From: Yinghai Lu on
Jens Axboe wrote:
> On Tue, Dec 15 2009, Yinghai Lu wrote:
>> Jens Axboe wrote:
>>> On Tue, Dec 15 2009, Yinghai Lu wrote:
>>>> Jens Axboe wrote:
>>>>> Hi,
>>>>>
>>>>> I have this big box that takes forever to boot, so I use kexec to boot
>>>>> into new kernels. Works fine, but some time past 2.6.32 it stopped
>>>>> working. Instead of wasting brain cycles on finding out why, I handed
>>>>> the problem to my trusty regression friend - git bisect.
>>>>>
>>>>> This is what it found (sorry Yinghai it's you again, you owe me a beer
>>>>> for hours of 2.6.32-git bisecting ;-)
>>>> sure.
>>>>
>>>>> 99935a7a59eaca0292c1a5880e10bae03f4a5e3d is the first bad commit
>>>>> commit 99935a7a59eaca0292c1a5880e10bae03f4a5e3d
>>>>> Author: Yinghai Lu <yinghai(a)kernel.org>
>>>>> Date: Sun Oct 4 21:54:24 2009 -0700
>>>>>
>>>>> x86/PCI: read root resources from IOH on Intel
>>>>>
>>>>> For intel systems with multi IOH, we should read peer root resources
>>>>> directly from PCI config space, and don't trust _CRS.
>>>>>
>>>>>
>>>>> I could not revert this single commit, as a further commit made other
>>>>> changes. So I reverted 67f241f4 first and then 99935a7a.
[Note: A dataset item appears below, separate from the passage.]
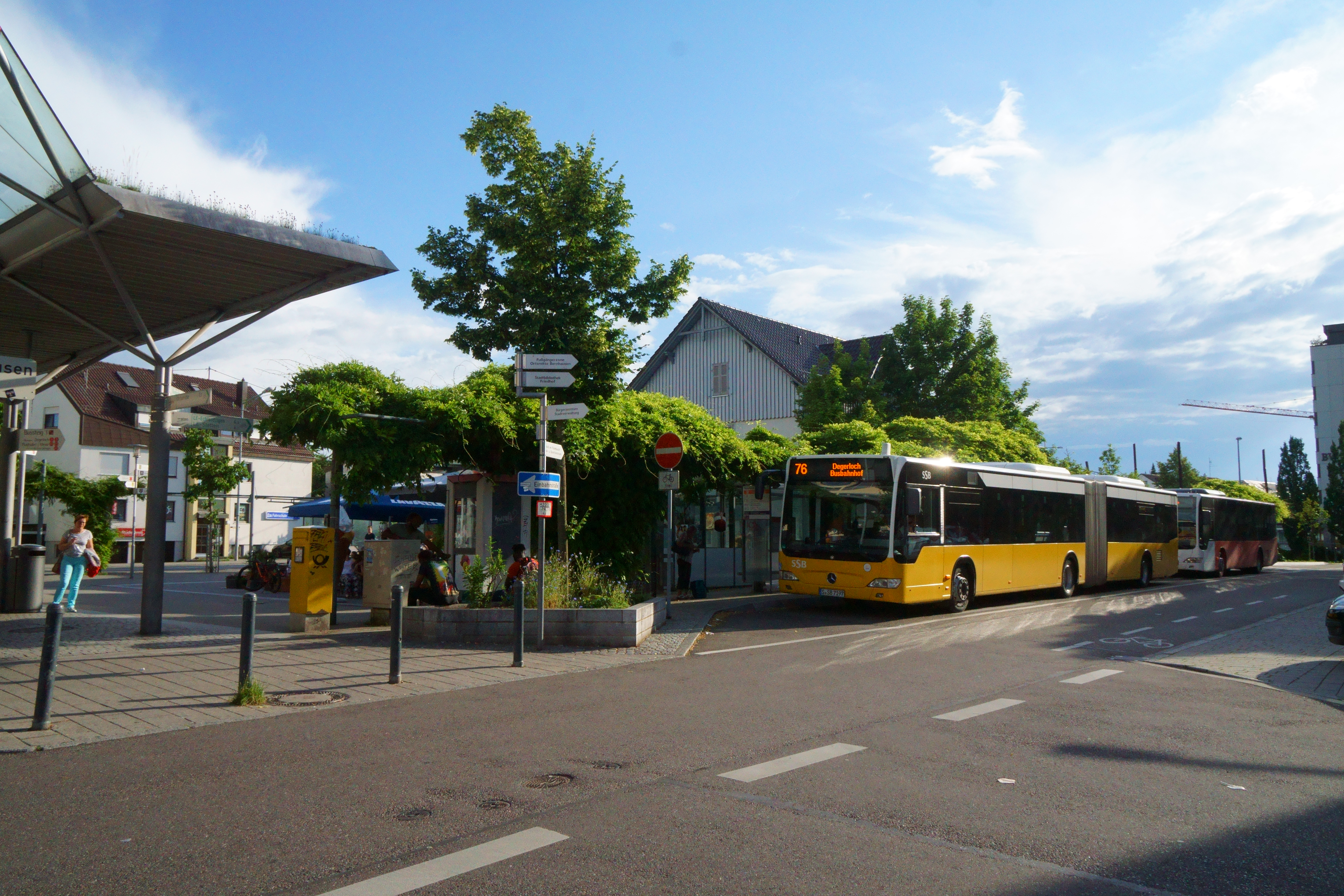 Bahnhof Filderstadt in Filderstadt Bernhausen

I confirmed
>>>>> that this kernel then works fine.
>>>>>
>>>> let see how BIOS mess it up again!
>>> Heh, I had a feeling this was coming :-)
>>>
>>>> please.
>>> Please find two logs attached - one from a boot with -git and the two
>>> patches reverted, and one from a boot with -git.
>> please enabled CONFIG_PCI_DEBUG and boot with debug in boot command line.
>
> On the good or bad kernel?

both please.

YH
--
To unsubscribe from this list: send the line "unsubscribe linux-kernel" in
the body of a message to majordomo(a)vger.kernel.org
More majordomo info at http://vger.kernel.org/majordomo-info.html
Please read the FAQ at http://www.tux.org/lkml/
From: Jens Axboe on
On Tue, Dec 15 2009, Yinghai Lu wrote:
> Jens Axboe wrote:
> > On Tue, Dec 15 2009, Yinghai Lu wrote:
> >> Jens Axboe wrote:
> >>> On Tue, Dec 15 2009, Yinghai Lu wrote:
> >>>> Jens Axboe wrote:
> >>>>> Hi,
> >>>>>
> >>>>> I have this big box that takes forever to boot, so I use kexec to boot
> >>>>> into new kernels. Works fine, but some time past 2.6.32 it stopped
> >>>>> working. Instead of wasting brain cycles on finding out why, I handed
> >>>>> the problem to my trusty regression friend - git bisect.
> >>>>>
> >>>>> This is what it found (sorry Yinghai it's you again, you owe me a beer
> >>>>> for hours of 2.6.32-git bisecting ;-)
> >>>> sure.
> >>>>
> >>>>> 99935a7a59eaca0292c1a5880e10bae03f4a5e3d is the first bad commit
> >>>>> commit 99935a7a59eaca0292c1a5880e10bae03f4a5e3d
> >>>>> Author: Yinghai Lu <yinghai(a)kernel.org>
> >>>>> Date: Sun Oct 4 21:54:24 2009 -0700
> >>>>>
> >>>>> x86/PCI: read root resources from IOH on Intel
> >>>>>
> >>>>> For intel systems with multi IOH, we should read peer root resources
> >>>>> directly from PCI config space, and don't trust _CRS.
> >>>>>
> >>>>>
> >>>>> I could not revert this single commit, as a further commit made other
> >>>>> changes. So I reverted 67f241f4 first and then 99935a7a. I confirmed
> >>>>> that this kernel then works fine.
> >>>>>
> >>>> let see how BIOS mess it up again!
> >>> Heh, I had a feeling this was coming :-)
> >>>
> >>>> please.
> >>> Please find two logs attached - one from a boot with -git and the two
> >>> patches reverted, and one from a boot with -git.
> >> please enabled CONFIG_PCI_DEBUG and boot with debug in boot command line.
> >
> > On the good or bad kernel?
>
> both please.

Attached.

--
Jens Axboe

From: Yinghai Lu on
Jens Axboe wrote:
> On Tue, Dec 15 2009, Yinghai Lu wrote:
>>>>>>>
>>>>>> let see how BIOS mess it up again!
>>>>> Heh, I had a feeling this was coming :-)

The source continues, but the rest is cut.